#### YOUR GOAL:
Check every line of the following material for the word "cells", then say how many have it, with no other words.

#### EXTRACTED INFORMATION:
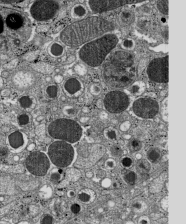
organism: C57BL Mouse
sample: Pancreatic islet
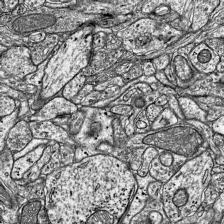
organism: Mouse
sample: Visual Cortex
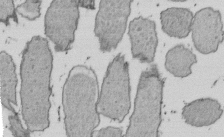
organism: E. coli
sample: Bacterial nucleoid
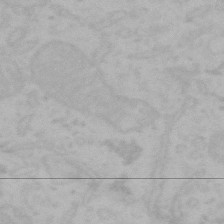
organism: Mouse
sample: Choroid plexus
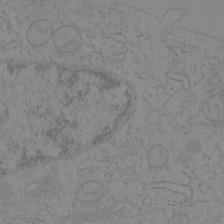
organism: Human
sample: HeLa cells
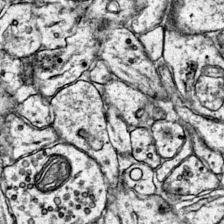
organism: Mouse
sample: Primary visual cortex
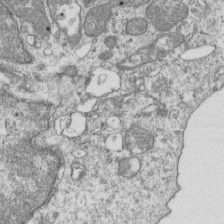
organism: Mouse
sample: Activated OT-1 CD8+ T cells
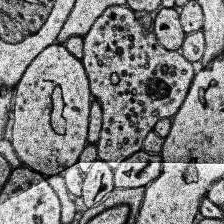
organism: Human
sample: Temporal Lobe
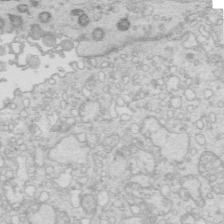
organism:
* * *
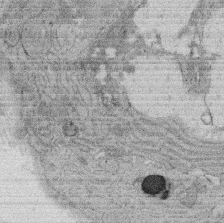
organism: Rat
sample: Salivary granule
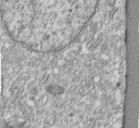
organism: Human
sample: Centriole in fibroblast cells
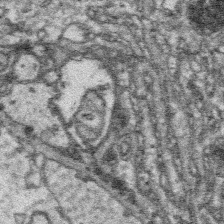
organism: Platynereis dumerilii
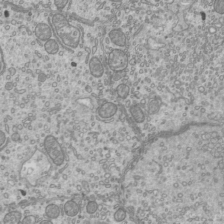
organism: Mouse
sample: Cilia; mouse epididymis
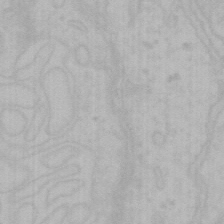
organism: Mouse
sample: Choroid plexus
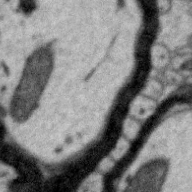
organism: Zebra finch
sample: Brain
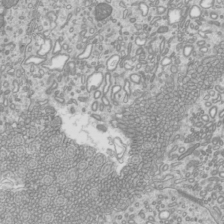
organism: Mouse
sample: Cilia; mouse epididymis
==
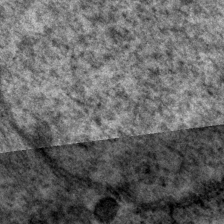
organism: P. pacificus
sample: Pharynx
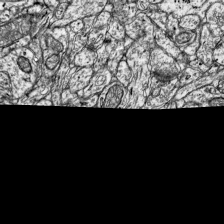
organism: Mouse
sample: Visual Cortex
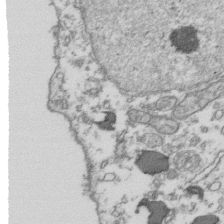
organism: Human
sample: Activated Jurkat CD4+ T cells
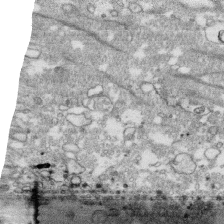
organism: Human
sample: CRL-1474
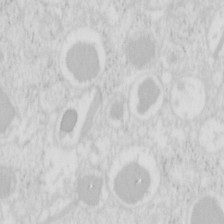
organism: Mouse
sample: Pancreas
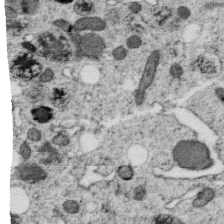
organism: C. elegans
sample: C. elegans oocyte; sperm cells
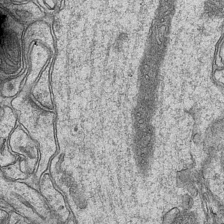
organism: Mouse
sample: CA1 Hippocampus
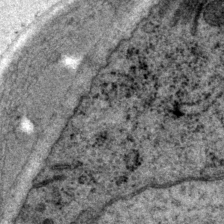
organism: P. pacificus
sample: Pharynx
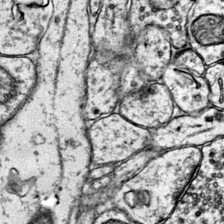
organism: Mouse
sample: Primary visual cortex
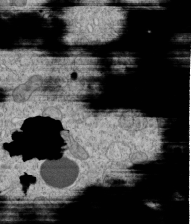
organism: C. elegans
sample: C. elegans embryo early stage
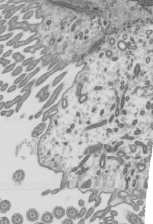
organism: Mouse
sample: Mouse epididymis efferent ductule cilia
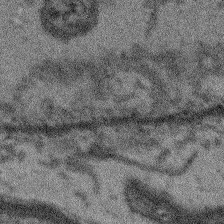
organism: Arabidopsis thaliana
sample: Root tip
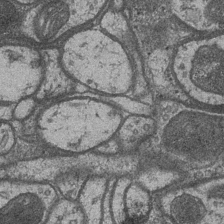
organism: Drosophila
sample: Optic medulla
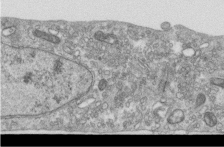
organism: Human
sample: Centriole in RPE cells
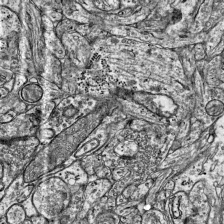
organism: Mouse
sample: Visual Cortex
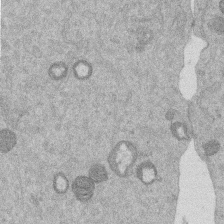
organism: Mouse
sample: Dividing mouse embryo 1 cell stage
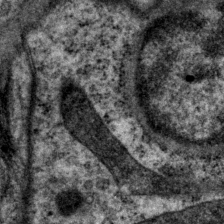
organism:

#### RESULT OF THIS EXERCISE:
6